TASK PROMPT: The task calls for every entry to be printed word for word, without the images.

DATA:
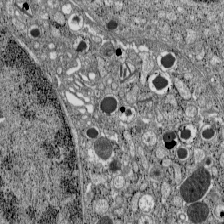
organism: C57BL Mouse
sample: Pancreatic islet
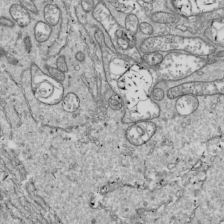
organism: Drosophila
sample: Cell division; meiosis; drosophila spermatocytes
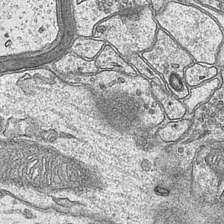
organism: Mouse
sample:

OUTPUT BELOW:
organism: C57BL Mouse
sample: Pancreatic islet
organism: Drosophila
sample: Cell division; meiosis; drosophila spermatocytes
organism: Mouse
sample:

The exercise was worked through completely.